I wonder if any of the other components are present in my mill...


----------



## Rodney Young (Apr 4, 2016)

Steve Shannon said:


> This bracket?
> 
> 
> 
> ...



  Thats the one, I like the idea of mounting my light there as I doubt I will ever get the original coolant system. Did you see if you have other parts of the coolant system?

Rodney


----------



## Steve Shannon (Apr 4, 2016)

Not yet; I've been moving the third machine I got in the bunch, a Central Machine (Harbor Freight) mini knee mill.



 Steve Shannon, P.E.


----------



## Mondo (Apr 5, 2016)

Speaking of the oil pump kit or drip tank....
Drip tank sold today on Ebay:  $230.47 - included support bar and bracket.  I thought these were made from die-cast  ZAMAK, not platinum. 

The bracket appears to be a modification of the lathe leadscrew bearing part # 10F-16.  I'm in luck! I have a spare!  All I need now is the platinum tank!


----------



## Steve Shannon (Apr 5, 2016)

I looked yesterday and found that I do not have those parts, if I'm looking in all the right places:


	

		
			
		

		
	
.


 Steve Shannon, P.E.


----------



## Mondo (Apr 5, 2016)

That cavity is where the pump would go.  The catalogs list that cavity as having approximately 3 pints capacity.  I would be inspecting for cracks and mating joints to identify possible leaks before trying to pour 3 pints of oil in there!

But while we are on the subject, as I get into cleaning up and refurbishing the grungy old MFC I acquired a couple months ago I will be looking for current day suppliers who may have a pump that can be adapted to the same task and fits in that space.  I will let you know what I find, but don't anyone hold your breath.  I have a long ways to go and the recent snow and cold weather here in Massachusetts is presenting a big setback.

Spiral_Chips


----------



## Rob (Apr 5, 2016)

Spiral_Chips said:


> Speaking of the oil pump kit or drip tank....
> Drip tank sold today on Ebay:  $230.47 - included support bar and bracket.  I thought these were made from die-cast  ZAMAK, not platinum.
> 
> The bracket appears to be a modification of the lathe leadscrew bearing part # 10F-16.  I'm in luck! I have a spare!  All I need now is the platinum tank!

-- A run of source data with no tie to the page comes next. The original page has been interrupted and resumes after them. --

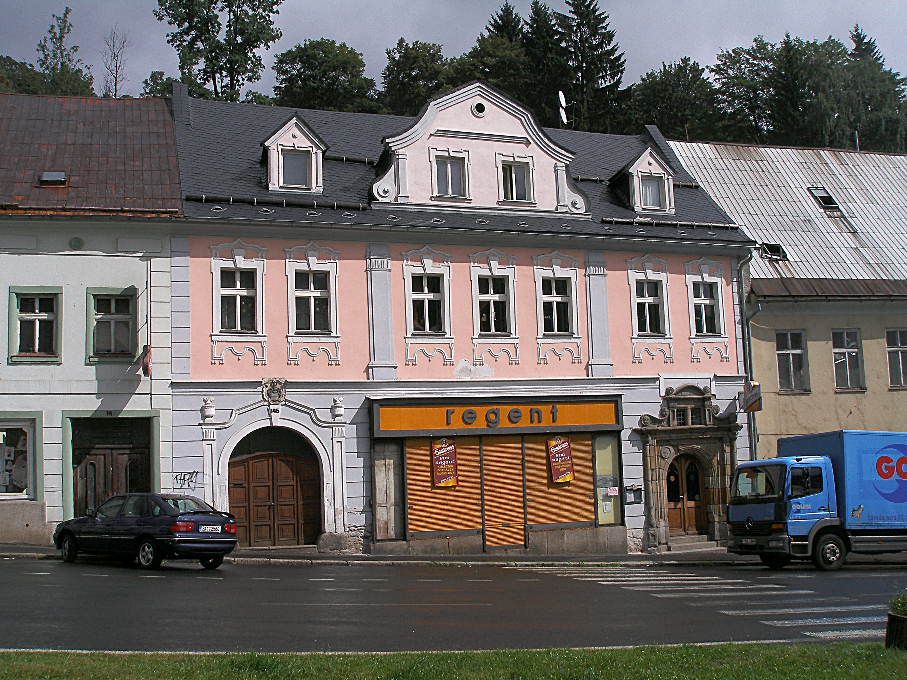 Jáchymov - dům č. 145
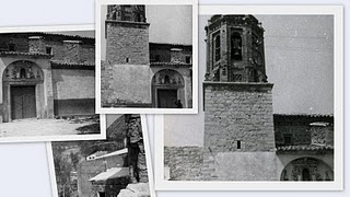 Collage de imágenes de la Iglesia de Castelnou
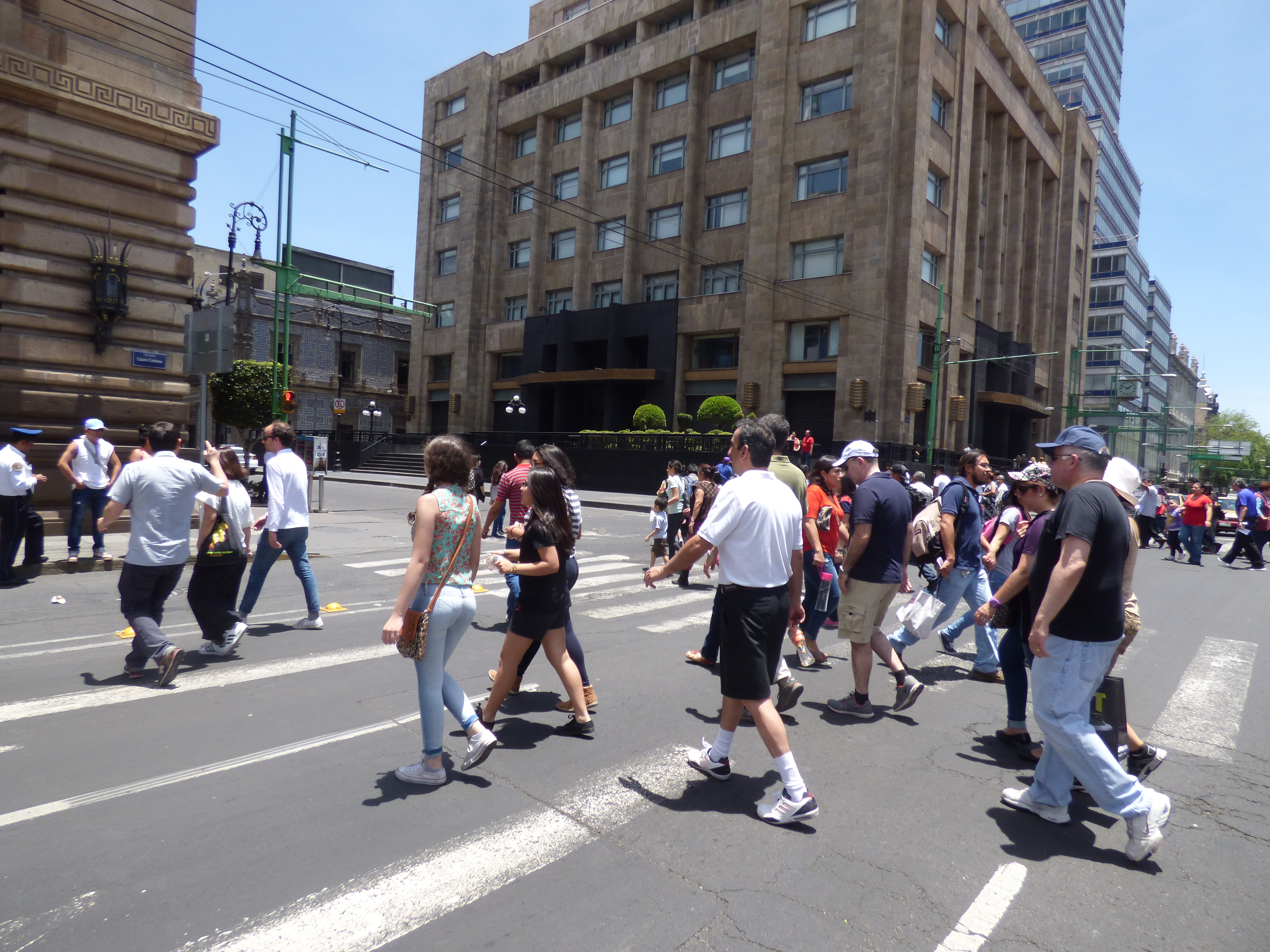 Paso peatonal del Eje central y 5 de mayo

I did get the tank with my MFB mill but not the mounting bracket.  The tank I have is made out of cast iron and not ZAMAK.


----------



## Rob (Apr 5, 2016)

Spiral_Chips said:


> That cavity is where the pump would go.  The catalogs list that cavity as having approximately 3 pints capacity.  I would be inspecting for cracks and mating joints to identify possible leaks before trying to pour 3 pints of oil in there!
> 
> But while we are on the subject, as I get into cleaning up and refurbishing the grungy old MFC I acquired a couple months ago I will be looking for current day suppliers who may have a pump that can be adapted to the same task and fits in that space.  I will let you know what I find, but don't anyone hold your breath.  I have a long ways to go and the recent snow and cold weather here in Massachusetts is presenting a big setback.
> 
> Spiral_Chips



If I decide to go with coolant I will us a outside bucket for it.  When I was cleaning the inside of that cavity on mine it was full of all kinds of chips.  And being in the cavity it would be hard to clean out plus it is only 3 pints.


----------



## Steve Shannon (Apr 5, 2016)

Rob said:


> I did get the tank with my MFB mill but not the mounting bracket.  The tank I have is made out of cast iron and not ZAMAK.


Can I see a picture of it?


 Steve Shannon


----------



## Mondo (Apr 5, 2016)

Rob said:


> I did get the tank with my MFB mill but not the mounting bracket.  The tank I have is made out of cast iron and not ZAMAK.



Cast Iron????   WoW!  I confess I have never held one in my hand.  I expected ZAMAK!



Rob said:


> If I decide to go with coolant I will us a outside bucket for it.  When I was cleaning the inside of that cavity on mine it was full of all kinds of chips.  And being in the cavity it would be hard to clean out plus it is only 3 pints.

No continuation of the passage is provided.